L’histoire entre les deux pays est ancienne. Les militaires soudanais effectuent régulièrement des manœuvres avec leurs homologues égyptiens (le dernier date de la mi-octobre). Des exercices conjoints égypto-soudanais ont été organisés au début de 2021 dans le sud du Soudan. Baptisés « Gardiens du Nil », ils ont été considérés comme un message fort envoyé à l’Éthiopie. Car depuis dix ans, les relations entre l’Égypte le Soudan et l’Éthiopie sont mises à mal par la construction par Addis-Abeba du Grand barrage de la Renaissance éthiopienne (GERD) sur le Nil Bleu. Cet ouvrage préoccupe les deux autres pays situés en aval : Le Caire craint que ce méga-barrage ne compromette son approvisionnement en eau, et Khartoum s’inquiète également pour la sécurité et les flux passant par ses propres stations hydrauliques.

Autre dossier cher à l’Égypte : la mer Rouge. Riche en ressources, elle voit transiter environ 12 % du trafic maritime mondial à destination ou en provenance du canal de Suez.

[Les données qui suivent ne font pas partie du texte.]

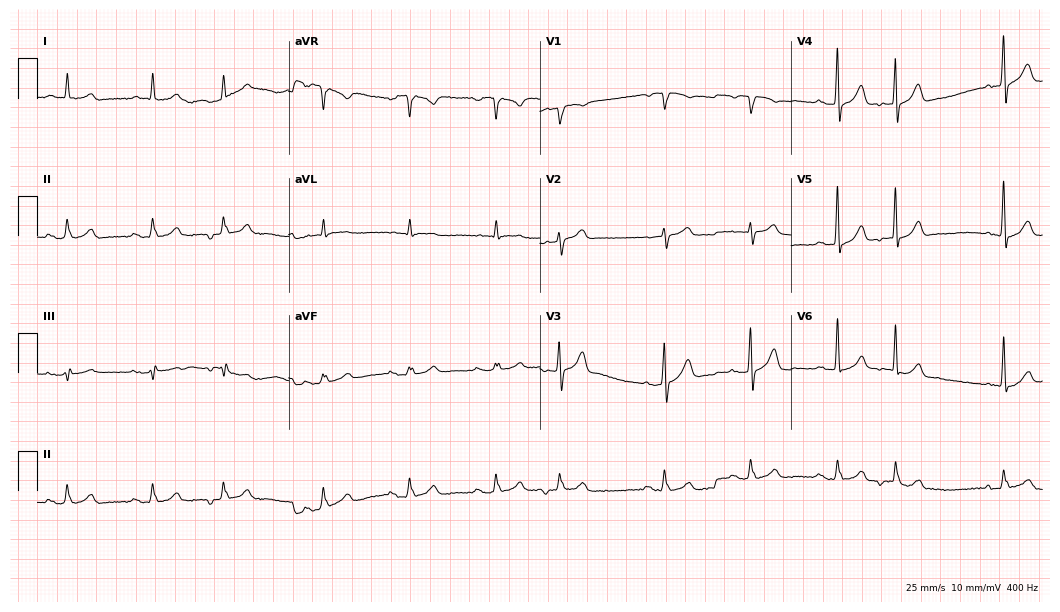
Electrocardiogram, a man, 87 years old. Overall reading on record: normal ECG.

Les 853 kilomètres de littoral du Soudan, où se trouvent les villes de Port-Soudan et de Suakin, qui ont été louées en 2018 à la Turquie, sont incontestablement le théâtre d’intenses rivalités régionales. Elles revêtent une importance éminemment stratégique pour Le Caire.

Enfin, il est notoire que les chantres de la contre-révolution que sont l’Égypte, les EAU et l’Arabie saoudite, n’appréciaient guère la source d’inspiration que pouvait incarner un peuple soudanais capable de chasser son dirigeant militaire autocratique pour le remplacer par un gouvernement civil.

En attendant, le pays est en faillite depuis l’indépendance du Soudan du Sud en 2011. Elle l’a privé d’environ 75% de ses recettes pétrolières et d’une partie de la population la plus dynamique. Les pénuries sont monstrueuses et la dette nationale dantesque. Le poumon du pays, Port-Soudan (sur la mer Rouge), est relié à la capitale par le rail. C’est l’artère principale et vitale du pays, mais elle est sporadiquement entravée par l’insurrection et les attaques des Bedjas, une ethnie vivant dans son arrière-pays.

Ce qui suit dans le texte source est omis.